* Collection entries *
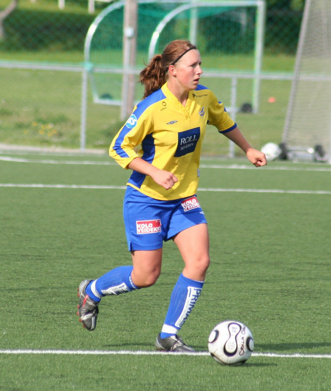 Fotballspilleren Lene Bredesen
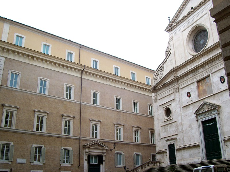 Roma - Piazza S. Agostino con la Chiesa omonima
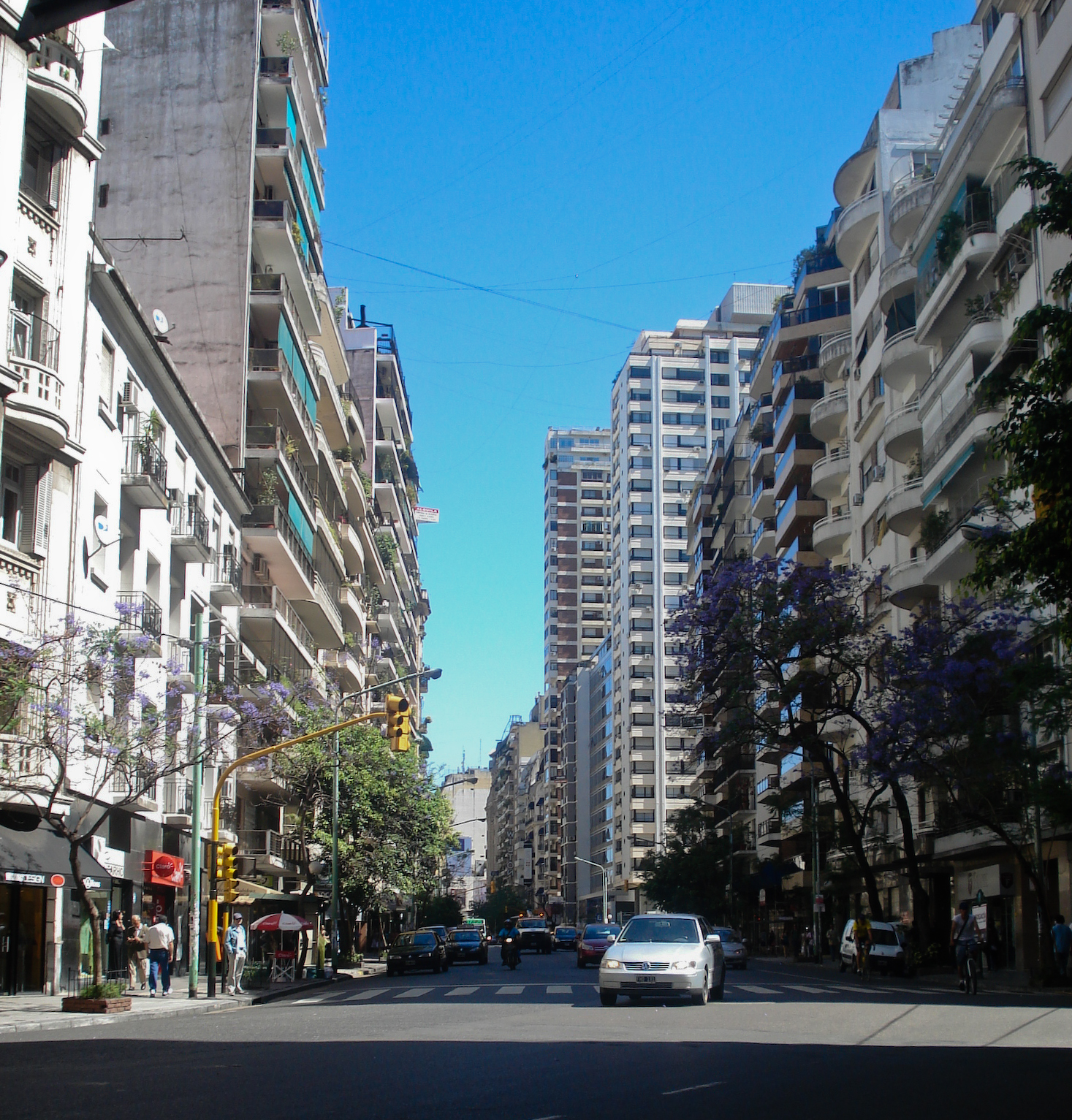 Callao Avenue, Buenos Aires.
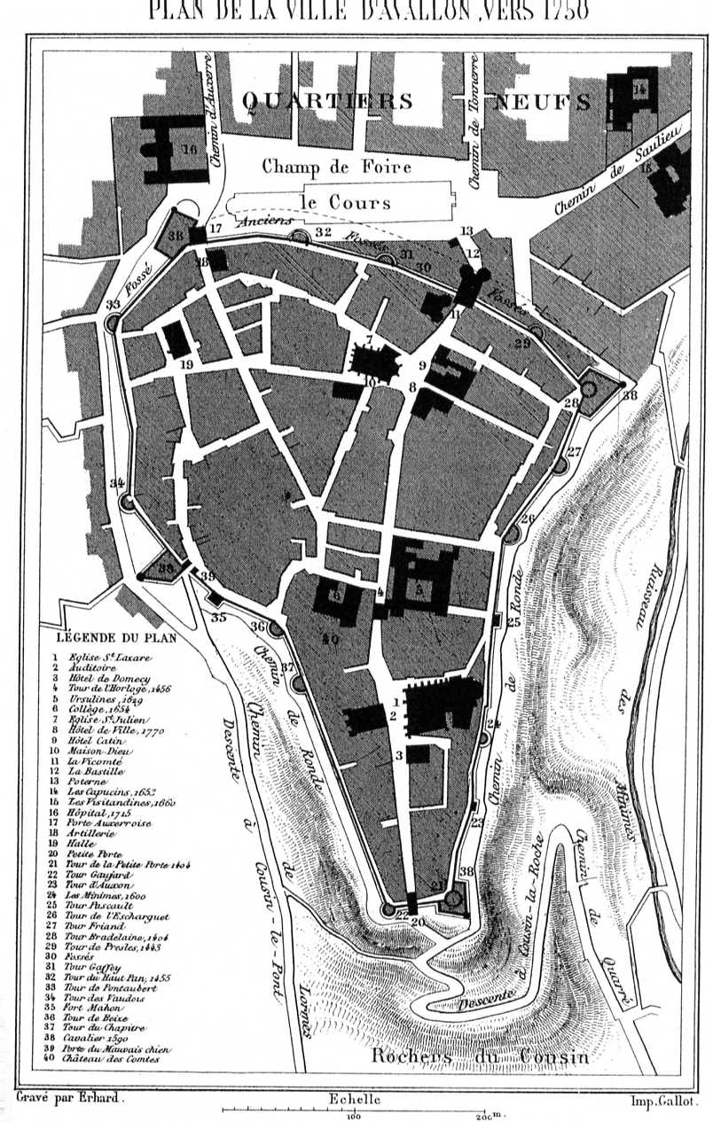 Plan de la ville d'Avallon vers 1750 (Avallon, Yonne, Bourgogne-Franche-Comté, France).
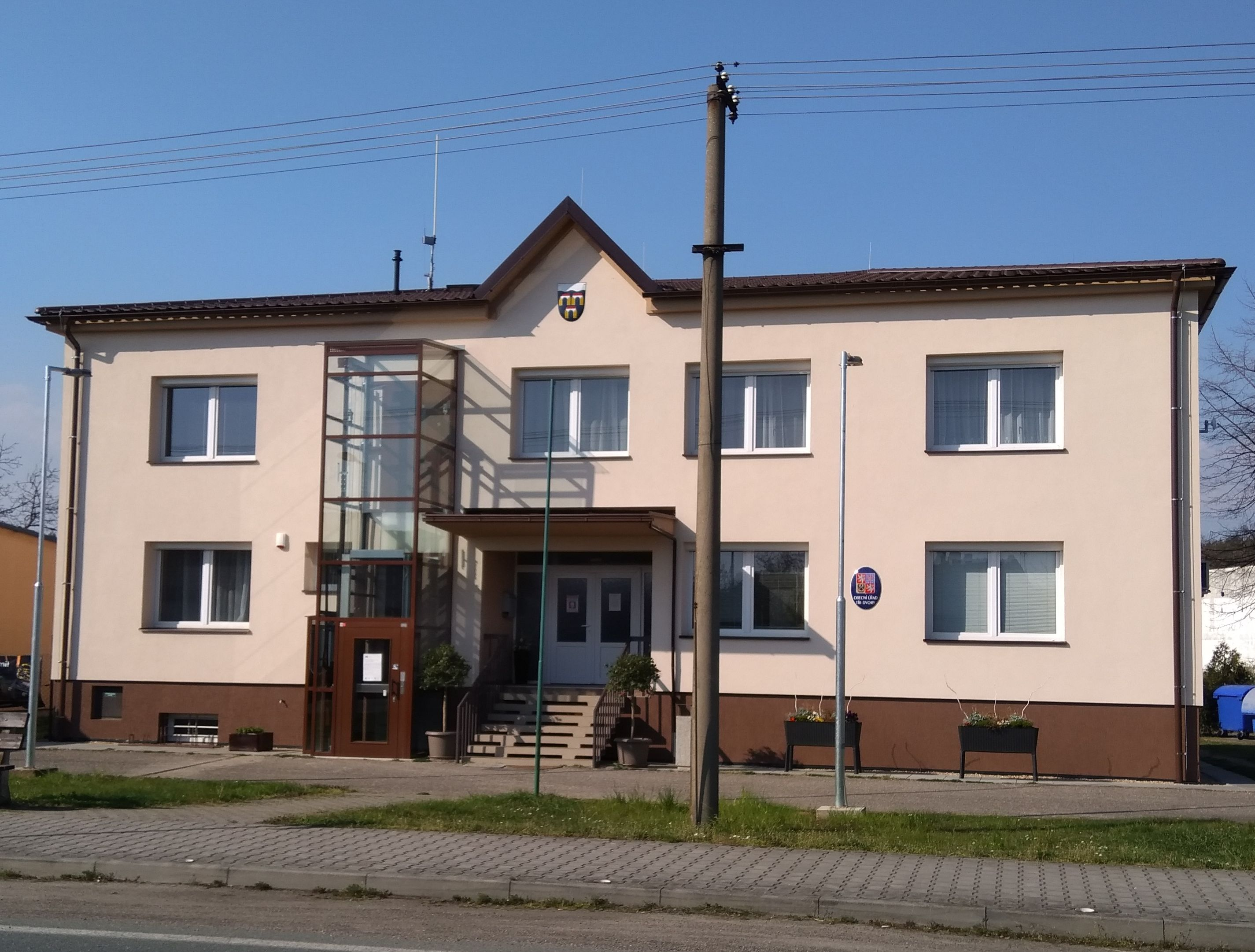 Budova obecního úřadu Tři Dvory č. p. 271 po zateplení obálky budovy v roce 2019.

* PROBLEM REQUIREMENTS *
Apart from the pictures, return every entry above exactly as given.

* RESPONSE BOX *
 Fotballspilleren Lene Bredesen
 Roma - Piazza S. Agostino con la Chiesa omonima
 Callao Avenue, Buenos Aires.
 Plan de la ville d'Avallon vers 1750 (Avallon, Yonne, Bourgogne-Franche-Comté, France).
 Budova obecního úřadu Tři Dvory č. p. 271 po zateplení obálky budovy v roce 2019.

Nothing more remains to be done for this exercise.